The first two times the Final Four was held in the Georgia Dome, there was a chance that a major local team could wind up there. Georgia made the 2002 field and Georgia Tech was invited in 2007. This time: No chance.
Tech hasn’t participated in the Big Dance since 2010 and has won two NCAA tournament games since its run to the 2004 Final Four. Georgia last made it in 2011 and has won one NCAA game since 1996, which was five coaches ago. Our question today: As March Madness rages around us, when can we expect Tech and/or Georgia again to partake?
The Bulldogs could make it next season. If Kentavious Caldwell-Pope stays, Georgia should be one of the SEC’s five best teams. If he leaves for the NBA, they might be the worst.
Mark Fox is about to enter his fifth year as Georgia’s coach. His record is 65-63. He has already had three losing seasons. Dennis Felton, Fox’s predecessor, had only two.
Fox took a team consisting mostly of Felton’s holdovers to the NCAA tournament in Year 2. He has not come close since. Fox landed Caldwell-Pope, the first McDonald’s All-American to sign with Georgia since Carlos Strong in 1992, and Caldwell-Pope just became the first Bulldog to be named SEC player of the year since Dominique Wilkins in 1981. But even KCP hasn’t had a catalytic effect.
Georgia began the regular season 2-7 and the conference season 1-4 and, even after a midseason surge, didn’t beat a team that cracked the NCAA’s field of 68. After the Bulldogs defeated Kentucky in the penultimate game of the regular season, Fox said: “We’ve got a pretty good little basketball team.”
The Bulldogs had become that at the end, but the beginning was so wretched as to render a real push undoable. And Fox’s good little team still finished 0-2, losing at Alabama on a half-court shot and to LSU in the SEC tournament after trailing by 20 points at the half.
Fox seems to know what he’s doing, but he still hasn’t found the players to execute the plan. There has been no recruiting coup save Caldwell-Pope. Three freshmen showed promise and sophomore Nemanja Djurisic had moments, but the cold truth was that Georgia took the best player in a tepid conference and lost 17 games. How many might it lose next season if Caldwell-Pope turns pro? Twenty? And if a coach is losing 20 games in Year 5, is it time to find a new coach?

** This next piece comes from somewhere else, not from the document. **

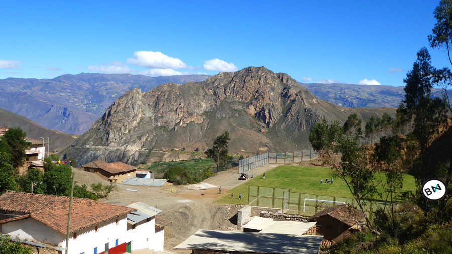 Declarado Patrimonio cultural de la Nación el 18 de junio de 2002 por Resolución directoral Nº 538 del Instituto Nacional de Cultura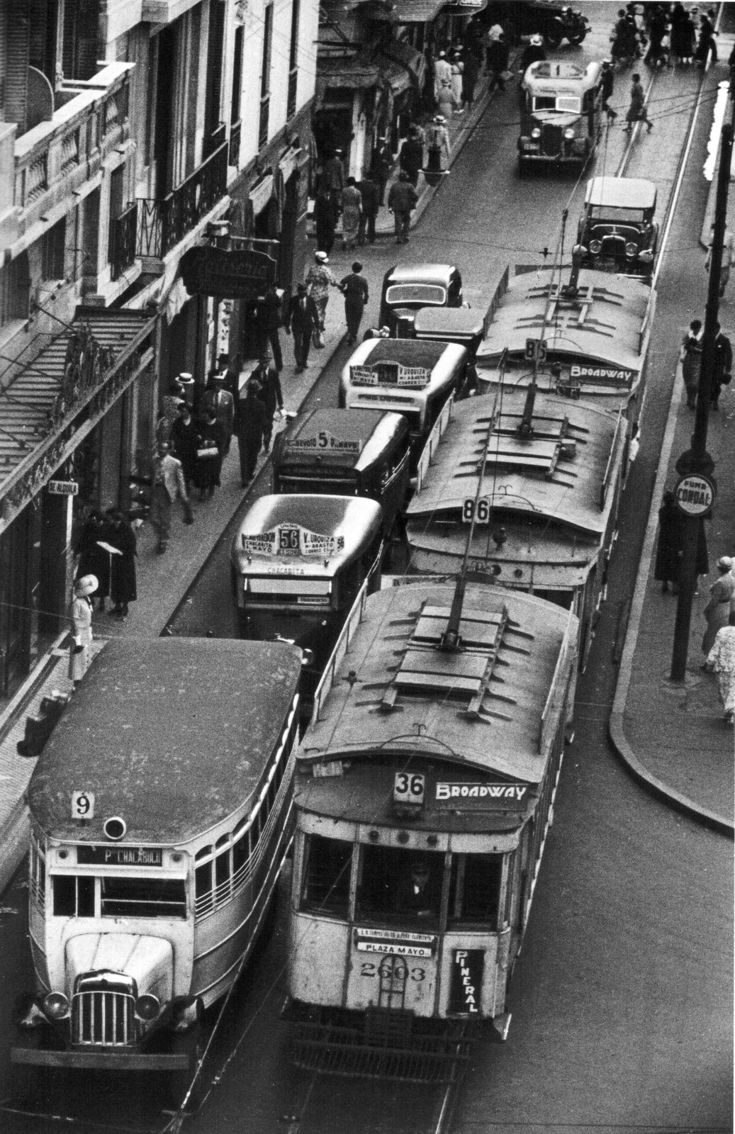 Tranvías en la intersección de Sarmiento y Diagonal Norte, Buenos Aires, en 1936.

The Bulldogs’ immediate future hinges entirely on Caldwell-Pope. Tech’s is less volatile. The Jackets won’t be great next season, but they should be good enough to win 20 games and play their way onto the NCAA tournament bubble. That would constitute another sign of progress.
Brian Gregory inherited a Tech program in awful shape. Paul Hewitt had had three losing seasons in four and the Jackets had to play the 2011-2012 season in borrowed buildings. Gregory’s first year was terrible, which was expected; his second was better, which was also expected. Tech went from 11-20 to 16-15. Now, as Gregory acknowledged after his Jackets were routed by Boston College in the ACC tournament, comes the tricky part. “Going from competitive to good is hard,” he said.
The Jackets started three freshmen and all are talented enough to develop into solid players but not so gifted they’re apt to leave early for the NBA. In the world of college basketball, that’s known as going the mid-major route: You get good-but-not-great players and let them grow together. Miami, which has no McDonald’s All-Americans, parlayed that method into an ACC title.
The catch is that Gregory hasn’t found the key piece on any college team — a true point guard. (Note how much Shane Larkin means to Miami.) Maybe Solomon Poole, who arrived highly regarded as a midseason enrollee but seemed lost, will become one in time. Maybe Travis Jorgensen, a three-star recruit from New Hampshire, will.
The other catch is that Tech finished ninth in an ACC that’s about to get bigger and better. The mid-major method worked for Miami, but will it work in a league that will welcome Syracuse, Pitt, Notre Dame and Louisville? Just being pretty good in a top-heavy ACC might not be enough to wangle an NCAA invite.
At this moment, Georgia is better positioned to reach the 2014 NCAA tournament than Tech. If Caldwell-Pope departs, Tech moves ahead in that two-horse race, which isn’t to say the Jackets would be a lock. Better days might well be ahead, but the state of Peach State basketball remains a rickety thing.